Hard spending limits for LLM API calls. Prevents runaway agent costs.

Wraps OpenAI, Anthropic, and Google Gemini — drop-in replacement for each SDK client with budget enforcement and no other changes to your code.

Install

pip install agent-budget-guard

Quickstart

OpenAI

from agent_budget_guard import BudgetedSession

client = BudgetedSession.openai(budget_usd=5.00)

# Non-streaming — identical to normal OpenAI usage
response = client.chat.completions.create(
    model="gpt-4o-mini",
    messages=[{"role": "user", "content": "Hello"}]
)
print(response.choices[0].message.content)

# Streaming — works the same way, cost tracked from final chunk
for chunk in client.chat.completions.create(
    model="gpt-4o-mini",
    messages=[{"role": "user", "content": "Hello"}],
    stream=True,
):
    if chunk.choices[0].delta.content:
        print(chunk.choices[0].delta.content, end="")

print(client.session.get_summary())

Anthropic

client = BudgetedSession.anthropic(budget_usd=5.00)

# Non-streaming
response = client.messages.create(
    model="claude-sonnet-4-6",
    max_tokens=1024,
    messages=[{"role": "user", "content": "Hello"}],
)
print(response.content[0].text)

# Streaming
for event in client.messages.create(
    model="claude-sonnet-4-6",
    max_tokens=1024,
    messages=[{"role": "user", "content": "Hello"}],
    stream=True,
):
    if event.type == "content_block_delta":
        print(event.delta.text, end="")

Google Gemini

client = BudgetedSession.google(budget_usd=5.00)

# Non-streaming
response = client.models.generate_content(
    model="gemini-2.0-flash",
    contents="Hello",
)
print(response.text)

# Streaming — Google uses a separate method (mirrors the underlying SDK)
for chunk in client.models.generate_content_stream(
    model="gemini-2.0-flash",
    contents="Hello",
):
    print(chunk.text, end="")

API Keys

Set the standard environment variable for each provider:

export OPENAI_API_KEY=sk-...
export ANTHROPIC_API_KEY=sk-ant-...
export GOOGLE_API_KEY=...

Or pass api_key= directly to any factory method.

Manual Wrapping

If you already have a client instance, wrap it directly:

from openai import OpenAI
from agent_budget_guard import BudgetedSession

session = BudgetedSession(budget_usd=5.00)
client = session.wrap_openai(OpenAI())

Same pattern for wrap_anthropic() and wrap_google().

Callbacks

client = BudgetedSession.openai(
    budget_usd=5.00,
    on_budget_exceeded=lambda e: print(f"Budget hit: {e}"),
    on_warning=lambda w: print(f"{w['threshold']}% of budget used"),
    warning_thresholds=[50, 90],  # default: [30, 80, 95]
)

on_budget_exceeded — called when a request would exceed the budget. The call returns None instead of raising. Without this callback, a BudgetExceededError is raised.

on_warning — called when utilization crosses a threshold. Each threshold fires once per session.
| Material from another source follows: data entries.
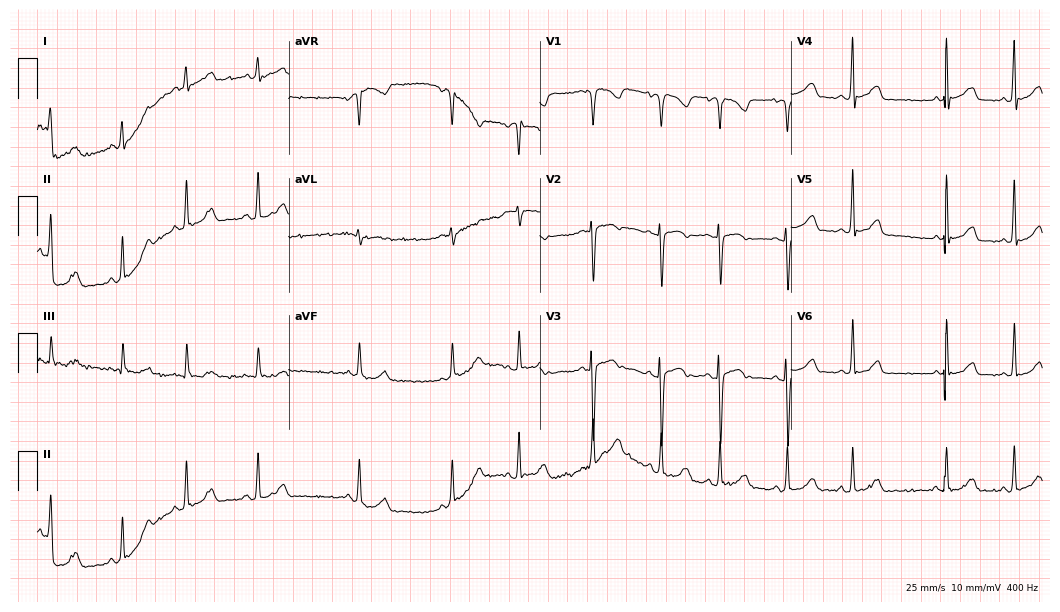
Standard 12-lead ECG recorded from a male, 25 years old (10.2-second recording at 400 Hz). Read as a normal ECG.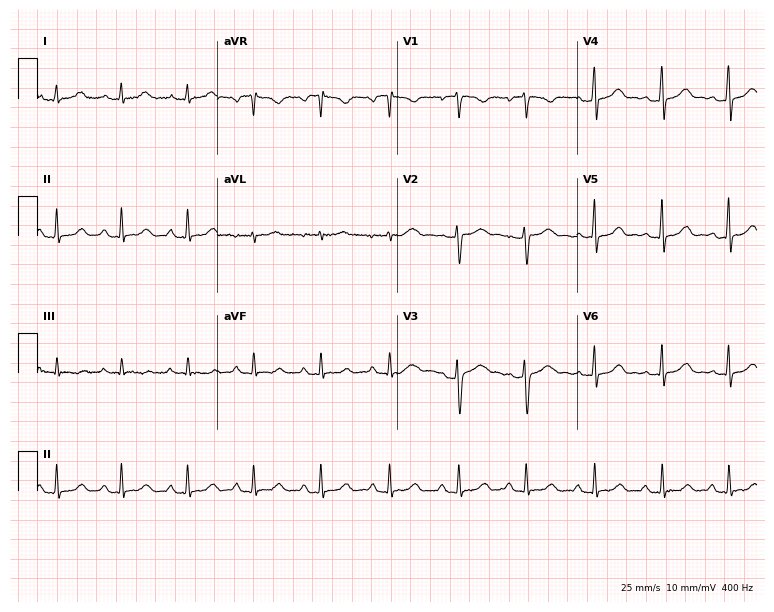
Standard 12-lead ECG recorded from a 39-year-old female (7.3-second recording at 400 Hz). None of these six findings is recorded: first-degree AV block, right bundle branch block (RBBB), left bundle branch block (LBBB), sinus bradycardia, atrial fibrillation (AF), sinus tachycardia. Other findings, if any, are not listed.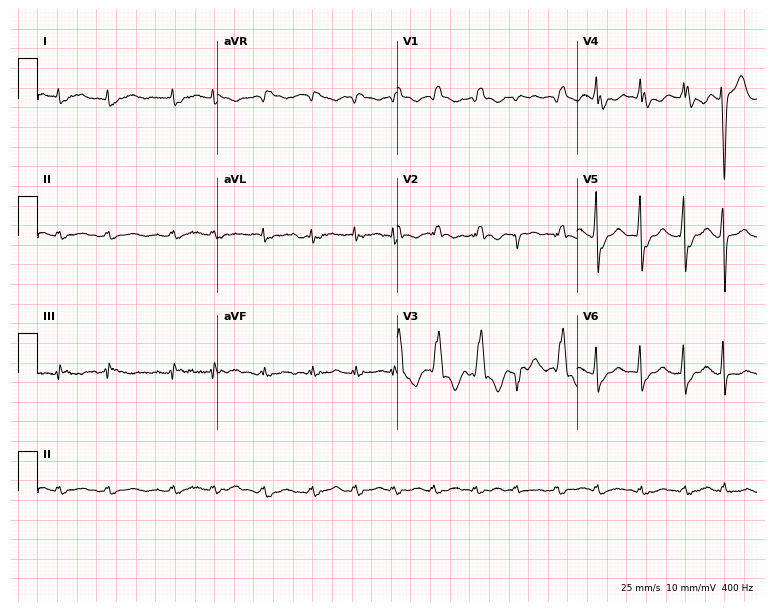
12-lead ECG from a male patient, 77 years old (7.3-second recording at 400 Hz). Shows right bundle branch block (RBBB).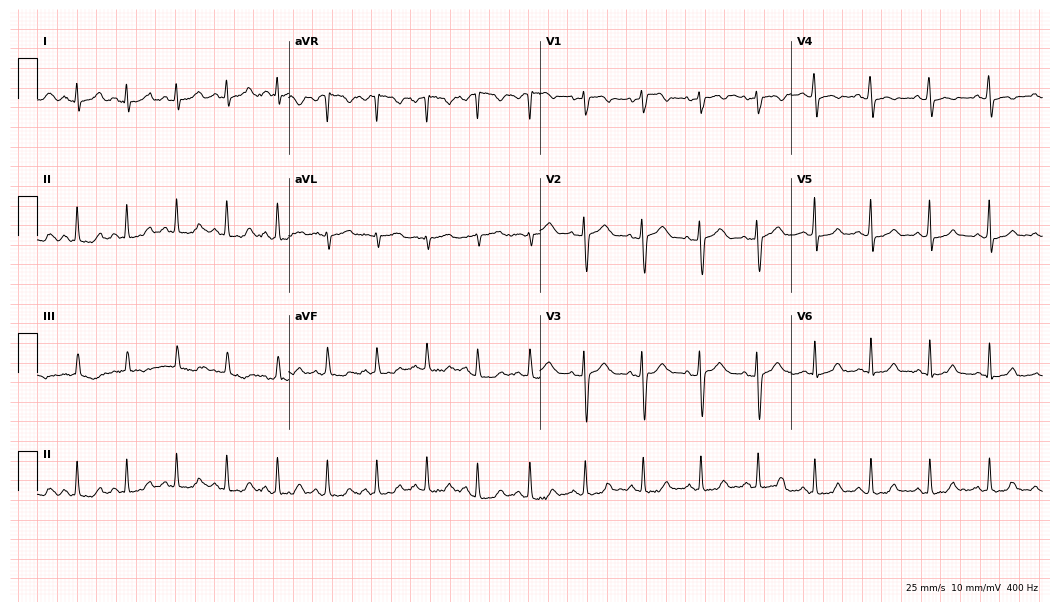
12-lead ECG from a 22-year-old woman. Shows sinus tachycardia (a sinus rate of 100 beats per minute or more).

The callback receives:

{
    "threshold": 50,       # which % threshold was crossed
    "spent": 2.51,         # total spent so far
    "remaining": 2.49,     # budget left
    "budget": 5.00         # total budget
}

Concurrent Agents

All agents share the same budget pool with atomic reservation — no race conditions.

import concurrent.futures
from agent_budget_guard import BudgetedSession, BudgetExceededError

client = BudgetedSession.openai(budget_usd=10.00)

def agent_task(task_id):
    for _ in range(10):
        try:
            client.chat.completions.create(
                model="gpt-4o-mini",
                messages=[{"role": "user", "content": f"Task {task_id}"}]
            )
        except BudgetExceededError:
            return

with concurrent.futures.ThreadPoolExecutor(max_workers=5) as executor:
    executor.map(agent_task, range(5))

How It Works

  1. Estimates cost before the API call (token counting + model pricing)
  2. Atomically reserves that amount from the budget
  3. Makes the API call only if within budget
  4. Calculates actual cost from the response (or final stream chunk)
  5. Commits actual cost, releases the reservation
  6. Fires warning callbacks if thresholds are crossed

spent + reserved <= budget at all times, even under concurrency.

Session API

client.session.get_total_spent()        # USD spent so far
client.session.get_remaining_budget()   # USD remaining (accounts for in-flight calls)
client.session.get_reserved()           # USD reserved for in-flight calls
client.session.get_budget()             # total budget
client.session.get_summary()            # dict with all of the above
client.session.reset()                  # reset to zero (don't use mid-flight)

Supported Models

OpenAI — GPT-5.2, GPT-5.1, GPT-5-mini, GPT-5-nano, GPT-4.1, GPT-4.1-mini, GPT-4.1-nano, GPT-4o, GPT-4o-mini, o1, o1-pro, o3, o3-pro, o4-mini, gpt-4-turbo, gpt-4, gpt-3.5-turbo

Batch pricing: BudgetedSession.openai(budget_usd=5.00, tier="batch")

Anthropic — claude-opus-4-6, claude-sonnet-4-6, claude-haiku-4-5, claude-3-5-sonnet, claude-3-5-haiku, claude-3-opus, claude-3-sonnet, claude-3-haiku

Google Gemini — gemini-2.0-flash, gemini-2.0-flash-lite, gemini-2.0-pro, gemini-1.5-pro, gemini-1.5-flash, gemini-1.5-flash-8b

Development

git clone https://github.com/Digital-Ibraheem/agent-budget-guard.git
cd agent-budget-guard
pip install -e ".[dev]"
pytest

Project details


Download files

Download the file for your platform. If you're not sure which to choose, learn more about installing packages.

Source Distribution

agent_budget_guard-0.2.0.tar.gz (30.3 kB view details)

Uploaded Source

Built Distribution

If you're not sure about the file name format, learn more about wheel file names.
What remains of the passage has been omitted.